Peter Meinhardt | Erdbeerprofi aus Landsberg

Im nächsten Jahr ist der Zauber aber vorbei. Dann sind die Pflanzen wieder in ihrem Rhythmus und die Erdbeeren zu ihrem ganz normalen Erntezeitpunkt reif.

Erdbeeren auf einen Blick
Heimat gemäßigte Zonen der Nordhalbkugel
Pflanzenfamilie Rosengewächse (Rosaceae)
Wuchs niedrige, Blattrosette bildende Staude
Blüte ja; blüht weiß, je nach Sorte auch rosa oder pink
Blütezeit ab Mai
Früchte klein bis mittelgroße, rote oder gelblich-weiße, süße, aromatische Sammelfrüchte
Standort sonnig
Boden lockere, sandig-humose Böden, in denen sich keine Staunässe bildet
Pflege bei Trockenheit während der Fruchtbildung gießen, nach Austrieb düngen. Boden lockern und beispielsweise mit Stroh mulchen
Winterhart ja
Mehrjährig ja
Lebensdauer Erdbeerpflanzen sollten nach dem zweiten Erntejahr ersetzt werden.
Besonderheiten Viele Sorten sind selbstfruchtbar. Beim Anbau im Garten sollte überdies nach drei Jahren ein Fruchtwechsel erfolgen: Der Boden braucht dann mindestens eine dreijährige Erdbeerpause. So wird Bodenmüdigkeit und Krankheiten vorgebeugt.
Verwendung Die Früchte werden roh oder im Kuchen, als Marmelade oder in Süßspeisen verwendet.

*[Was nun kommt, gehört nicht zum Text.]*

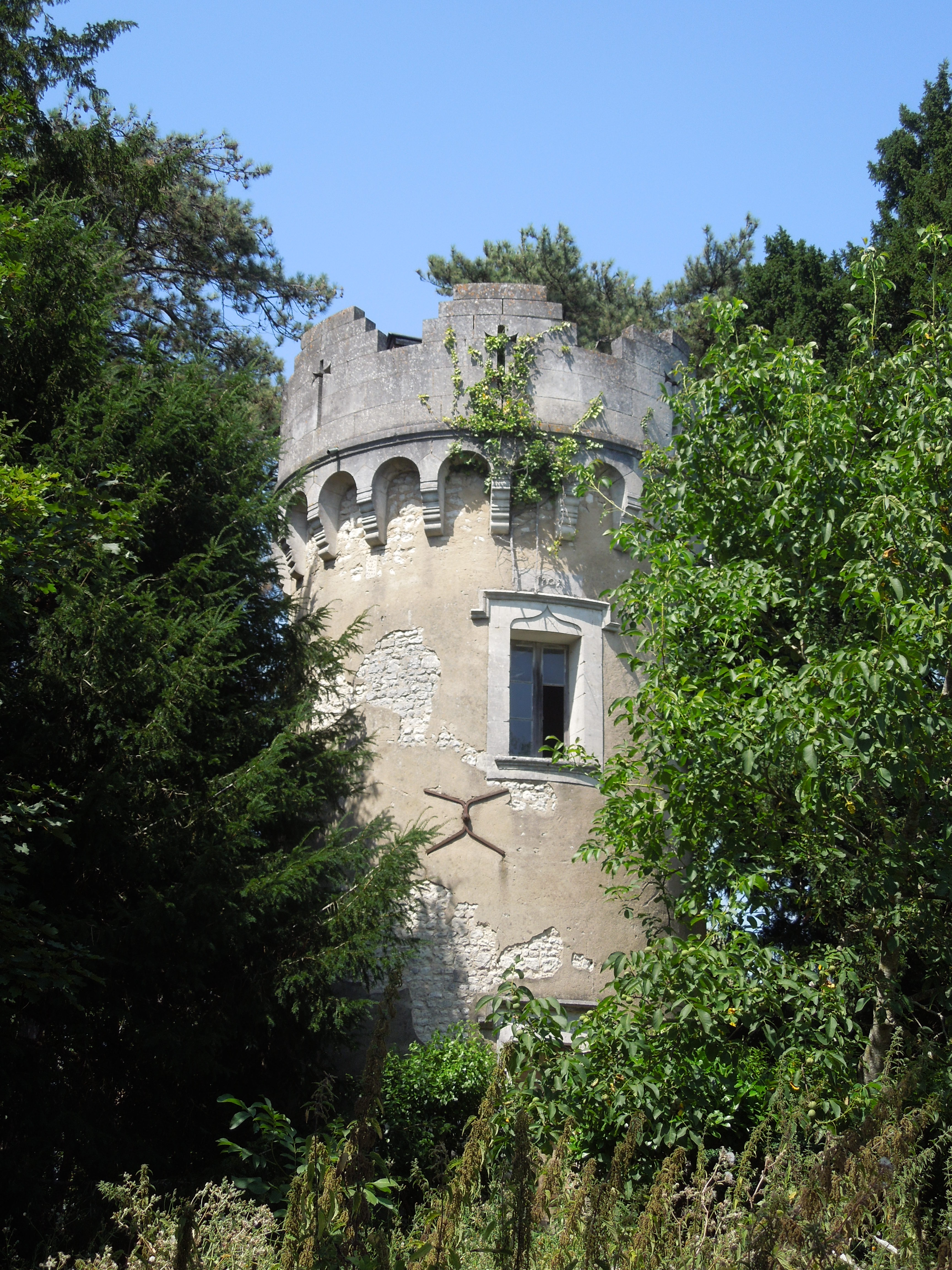 Turm der während der frz. Revolution zerstörten Burg in Archiac
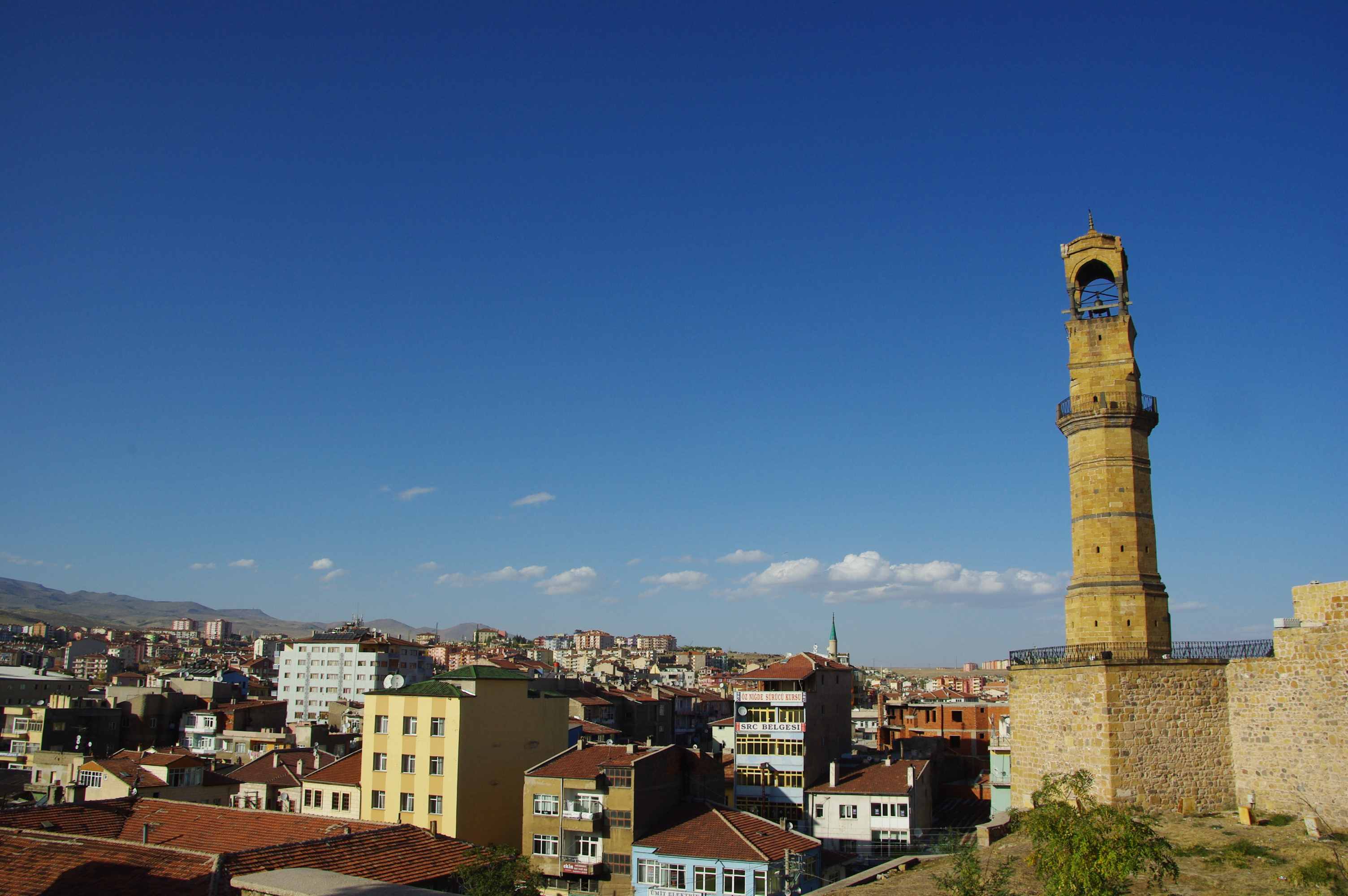 Niğde, Turkey 2009-10-16
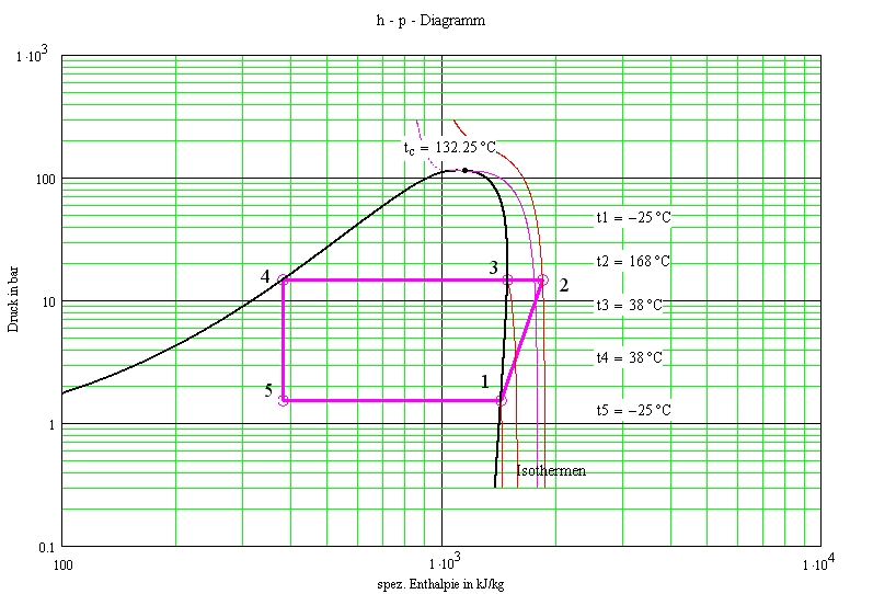 p-h-Diagramm für einen Kühlprozess mit NH3
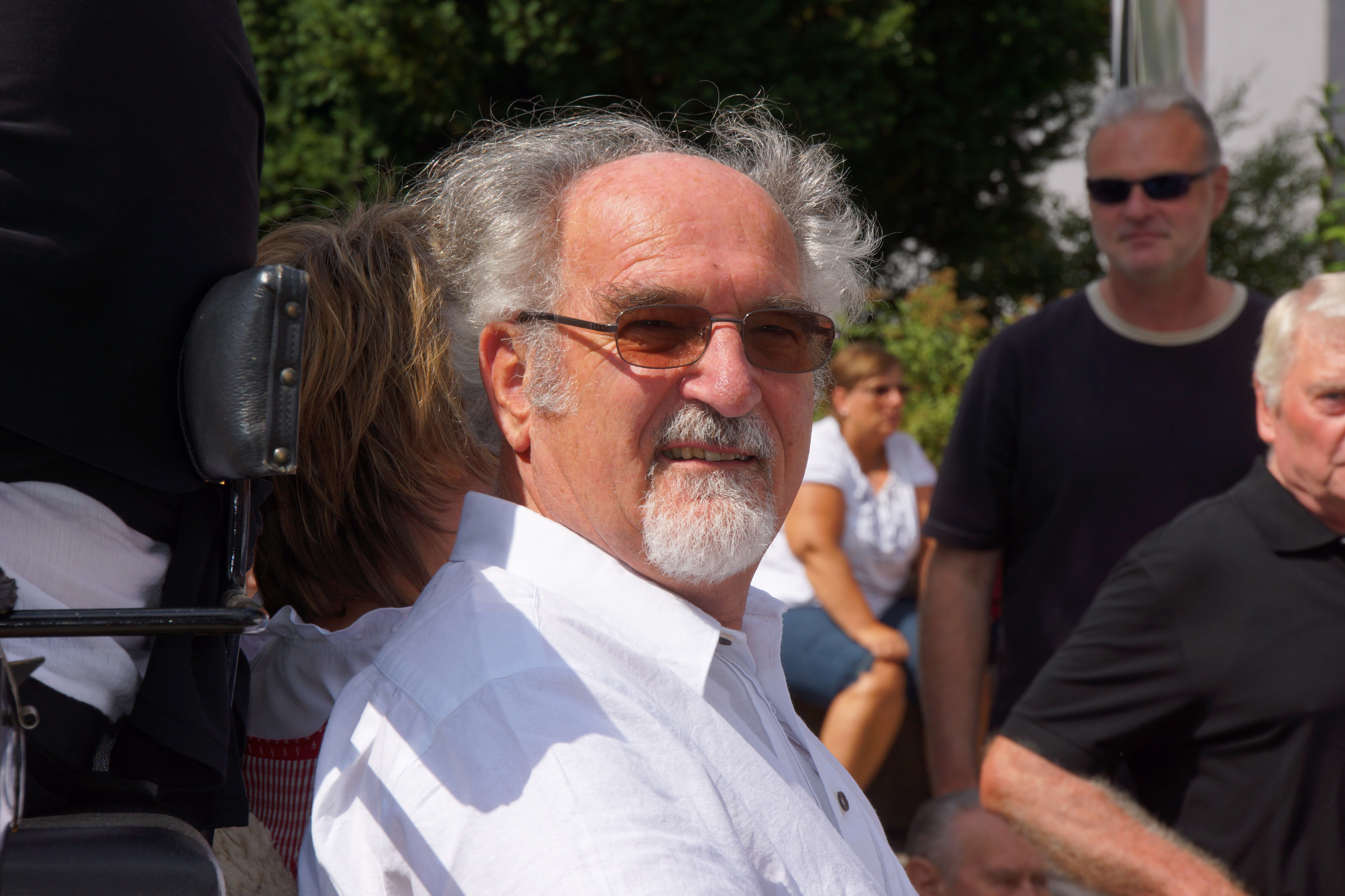 Der Volksfestumzug im Jahr 2013 in der Oberpfälzer Kreisstadt Neumarkt
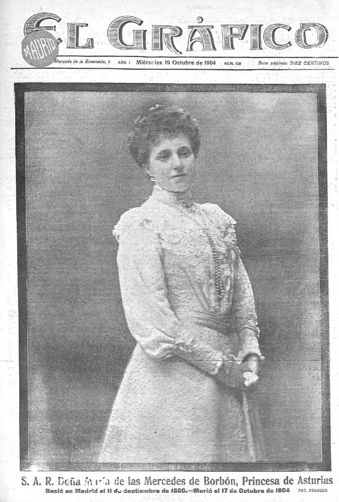 Portada de la publicación El Gráfico, con la infanta María de las Mercedes; fotografía de Franzen

Anforderungen an den Boden

In Bezug auf Klima und Boden sind die Pflanzen verhältnismäßig anspruchslos. Sie bevorzugen aber sandig-humose, durchlässige Böden. Ein lehmiger Untergrund ist für den Anbau weniger geeignet. Die meisten Früchte bilden Erdbeeren an einem sonnigen Platz. Erdbeeren schätzen Böden mit einem pH-Wert von 5,5 bis 6,5. In Mittelthüringen beispielsweise liegt der pH-Wert durchschnittlich bei über sieben.

Ein Mann mit grüner Latzhose hält zwei Erdbeerkörbe in den Armen.
Gärtner Carsten Gloria baut Erdbeeren an. Bildrechte: MDR/Daniela Dufft

Erdbeeren wurzeln eher flach. Deshalb ist es wichtig, den pH-Wert im Oberflächenbereich zu senken, wie Gärtnermeister und Landwirt Carsten Gloria von der gleichnamigen Gärtnerei in Erfurt sagt. Das werde erreicht, indem dem Boden regelmäßig in kleinen Gaben sauer wirkende, sulfathaltige Düngemittel zugeführt werden. Schwefelsaurer Ammoniak zum Beispiel ist demnach sehr gut wasserlöslich und kann sowohl ausgestreut als auch über Tropfschläuche mit dem Gießwasser ausgebracht werden. Fertige Erdbeerdünger sind auf den Nährstoffbedarf der Erdbeeren abgestimmt, bringen allerdings keine pH-Wert-Absenkung.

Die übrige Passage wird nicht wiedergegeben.